Magnificat Custody Choir - Holy Sepulchre
May 25th 2014
Pope Francis and the Greek Orthodox Patriach Bartholomew in the Holy Sepulchre, accompanied with the singing by the Magnificat Custody Choir
The climax of Pope Francis’ pilgrimage to the Holy Land was his meeting with the Greek Orthodox Patriarch Bartholomew I; the pilgrimage did in fact commemorate the meeting held 50 years ago between Pope Paul VI and the Patriarch Athenagoras.
This time, the Pope and the Patriarch met in the Church of The Holy Sepulchre, but what made the difference between these two historic events was the music.
Indeed, the liturgy of the embrace between the two churches, that took place on May 25, 2014, was accompanied by the choir of the Catholics, standing in for the Holy Father Francis and by the choir of the Greek Orthodox representing the Patriarch Bartholomew.
Each of the two choirs gave the best of themselves: the Magnificat Custody Choir, conducted by Hania Soudah Sabbara, sang, along with the Holy Father and the assembly, ancient Gregorian melodies like the Alleluia and the sequence Victimae Paschali laudes, and those hymns, harmonized according to the Western tradition, which are sung during the solemnities celebrated at the Holy Sepulchre; the choir of Father Aristòbulos sang the ancient and beautiful Byzantine melodies of welcome and praise to Risen Lord.
The entire ceremony took place in an atmosphere of silent contemplation and meditation, and this is already a novelty for the basilica that preserves the memory of the resurrection of Christ, but also the guilty uproars that mark Good Friday.
Another novelty was that also the agents of the Israeli Police were listening, the same agents who, before letting the choir enter the church, had made the choristers go round and round in circles under the scorching Jerusalem sun for an hour and a half. Now they were there, watching the Two who embraced and spoke of Jesus – Jesus who was buried and was resurrected in that same place. At the end, the police wasn’t checking anymore the people blocking the exit passage so one of the singers asked a policewoman: " Did you like the ceremony? " "I liked listening to the music. It was beautiful" she replied.
And the most amazing thing was that Fr. Aristòbulos ran to embrace Hania, the director of the Latin choir. Fr. Aristòbulos is working with us to open at the Magnificat an academic program dedicated to the study of the Sacred Music of the 12 Christian denominations present in Jerusalem.

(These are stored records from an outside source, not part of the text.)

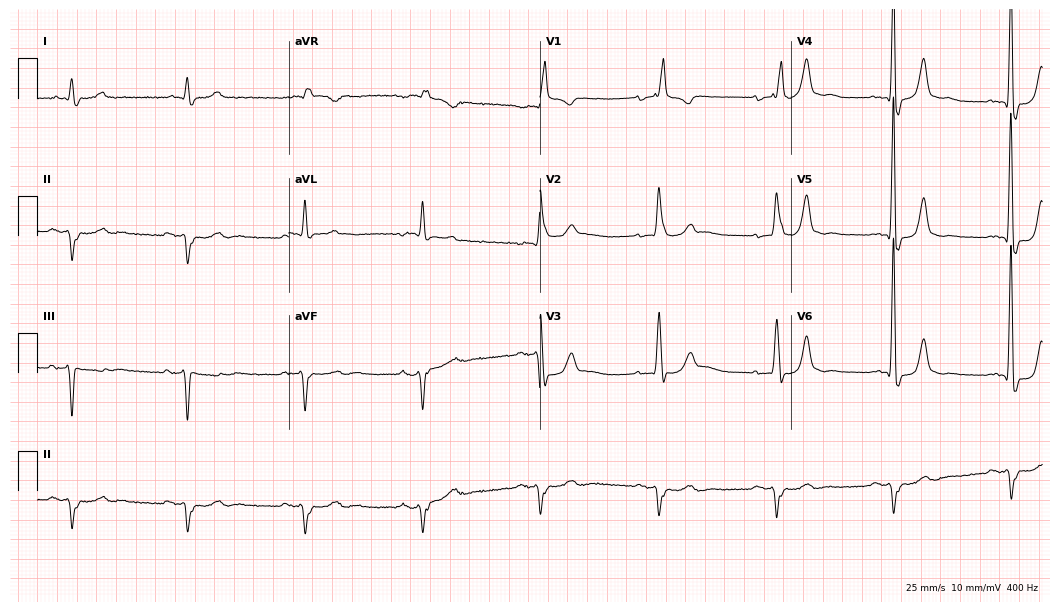
12-lead ECG from a male patient, 88 years old (10.2-second recording at 400 Hz). Shows right bundle branch block (RBBB).
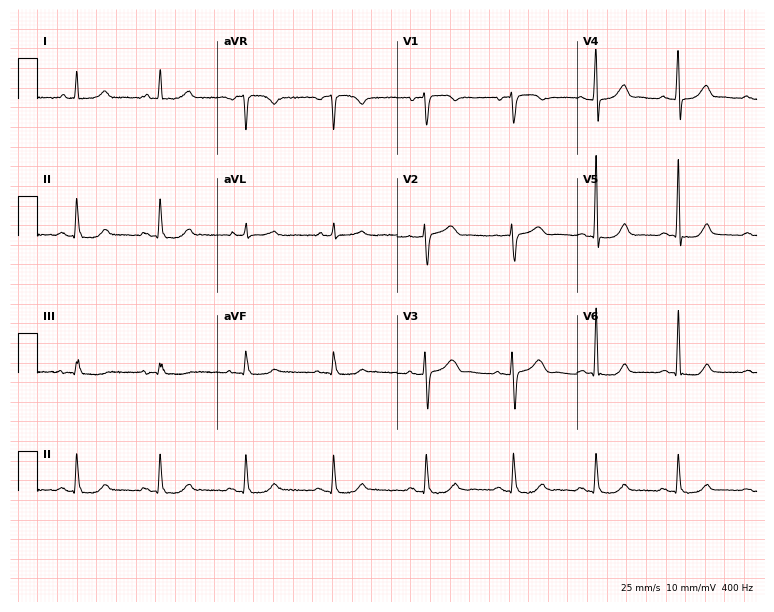
Standard 12-lead ECG recorded from a 66-year-old female patient (7.3-second recording at 400 Hz). Read as a normal ECG.
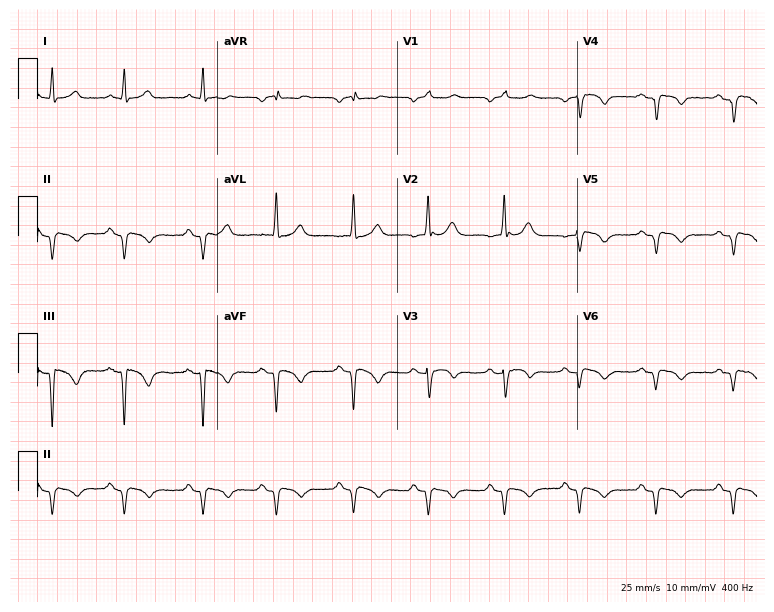
Standard 12-lead ECG recorded from a male patient, 65 years old (7.3-second recording at 400 Hz). None of these six findings is recorded: first-degree AV block, right bundle branch block, left bundle branch block, sinus bradycardia, atrial fibrillation, sinus tachycardia. Findings outside these six are not listed.
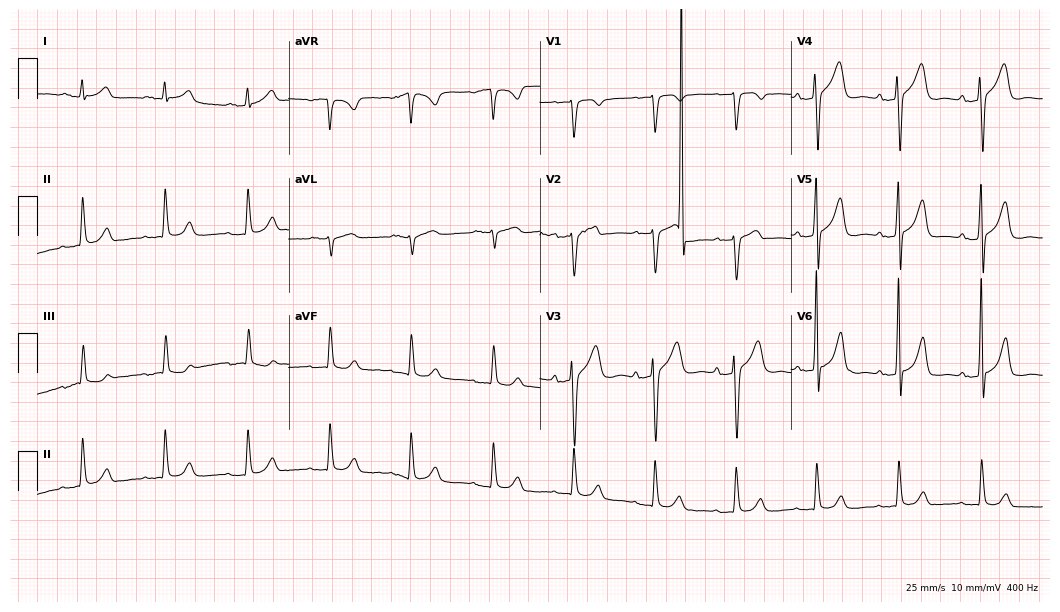
Electrocardiogram, a male patient, 71 years old. Overall reading on record: normal ECG.
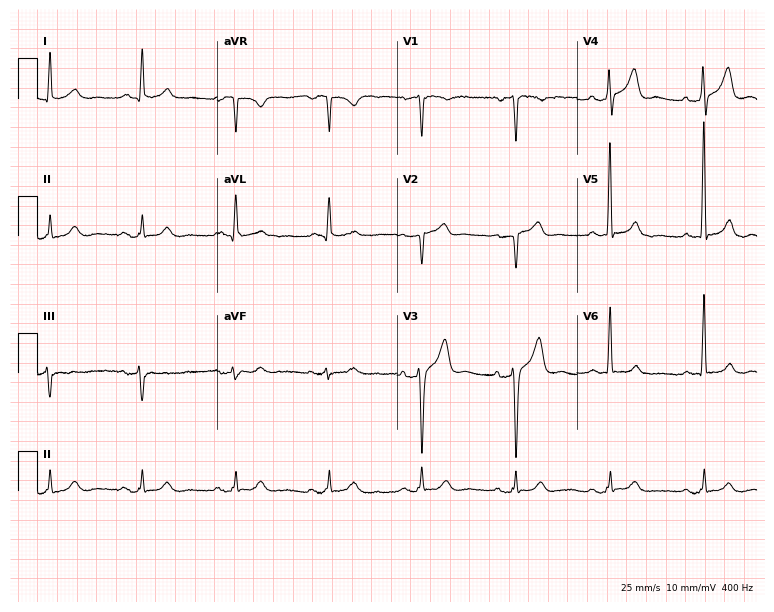
12-lead ECG from a male, 66 years old. Recorded interpretation: within normal limits.

Pope Francis said that there is an ecumenism of sufferance - an ecumenism of blood. In fact, in the Middle East, the sufferance of the Christians, no matter the confession they belong to, is often marked by blood. But there is also a musical ecumenism of those who want to find that song depicted in the frescoes of the Catacombs of Rome, or in the mosaics of Jordan and Syria, or in the paintings of Ethiopia. If we begin to sing together, we might one day break bread again on the same altar.